Ter zitting van de beroepscommissie van 10 december 2009, gehouden in de p.i. Amsterdam, is gehoord klager.

De inrichtingsarts verbonden aan de p.i. Rijnmond is niet ter zitting verschenen.

Op grond van haar onderzoek overweegt en beslist de beroepscommissie als volgt:

1. De inhoud van het beroep
De klacht, zoals neergelegd in het verzoek om bemiddeling aan de medisch adviseur, houdt in dat klager geen specialistische behandeling wordt geboden.

2. De standpunten van klager en de inrichtingsarts
Klager heeft zijn klacht als volgt toegelicht.
Klager heeft een ongeluk gehad in 2008 en daaraan een scheef bekken overgehouden.

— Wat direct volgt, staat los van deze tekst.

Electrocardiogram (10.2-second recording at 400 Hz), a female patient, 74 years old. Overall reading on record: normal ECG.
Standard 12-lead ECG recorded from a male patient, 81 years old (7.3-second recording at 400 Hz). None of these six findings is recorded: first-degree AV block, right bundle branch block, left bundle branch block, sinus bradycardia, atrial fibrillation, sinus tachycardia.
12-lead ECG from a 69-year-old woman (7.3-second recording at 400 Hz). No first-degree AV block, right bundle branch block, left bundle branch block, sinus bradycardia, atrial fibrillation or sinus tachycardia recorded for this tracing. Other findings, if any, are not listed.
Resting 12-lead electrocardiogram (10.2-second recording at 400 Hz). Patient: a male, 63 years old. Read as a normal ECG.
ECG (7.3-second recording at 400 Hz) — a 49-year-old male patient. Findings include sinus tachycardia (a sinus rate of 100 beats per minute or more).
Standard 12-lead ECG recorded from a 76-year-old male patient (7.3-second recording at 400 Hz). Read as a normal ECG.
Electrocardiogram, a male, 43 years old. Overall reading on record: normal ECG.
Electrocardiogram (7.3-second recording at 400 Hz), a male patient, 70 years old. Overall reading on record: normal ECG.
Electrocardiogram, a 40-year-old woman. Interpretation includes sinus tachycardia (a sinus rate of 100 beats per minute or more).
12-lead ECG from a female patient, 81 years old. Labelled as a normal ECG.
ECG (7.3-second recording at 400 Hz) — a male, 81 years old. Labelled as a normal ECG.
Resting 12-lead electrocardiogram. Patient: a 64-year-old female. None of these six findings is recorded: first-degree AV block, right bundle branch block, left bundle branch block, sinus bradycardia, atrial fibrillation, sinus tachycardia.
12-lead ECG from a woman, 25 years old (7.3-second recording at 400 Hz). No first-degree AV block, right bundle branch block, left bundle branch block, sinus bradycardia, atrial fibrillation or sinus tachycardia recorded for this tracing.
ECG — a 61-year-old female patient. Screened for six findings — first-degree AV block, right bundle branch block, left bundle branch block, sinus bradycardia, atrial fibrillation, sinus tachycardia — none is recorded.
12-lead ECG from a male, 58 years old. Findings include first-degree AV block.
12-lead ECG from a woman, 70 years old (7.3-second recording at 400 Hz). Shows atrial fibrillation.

Hij kan zijn benen niet gebruiken. Hij was doorverwezen naar de revalidatiearts en die heeft hem een revalidatieprogramma van vier dagen per week buiten de inrichting in
het orthopedisch centrum Amsterdam voorgeschreven. De medische dienst wist dit maar heeft er niets aan gedaan. Ook een programma van tweemaal per week wordt niet toegestaan omdat klager er niet van op de hoogte mag zijn wanneer transport naar het
ziekenhuis plaatsvindt. Klager zit nu al zes maanden op cel. Hij kan niet meer zonder krukken lopen en heel slecht trappen lopen.
Er stond een ziekenhuisbezoek gepland, maar dat is misgegaan omdat klager die dag bezoek kreeg.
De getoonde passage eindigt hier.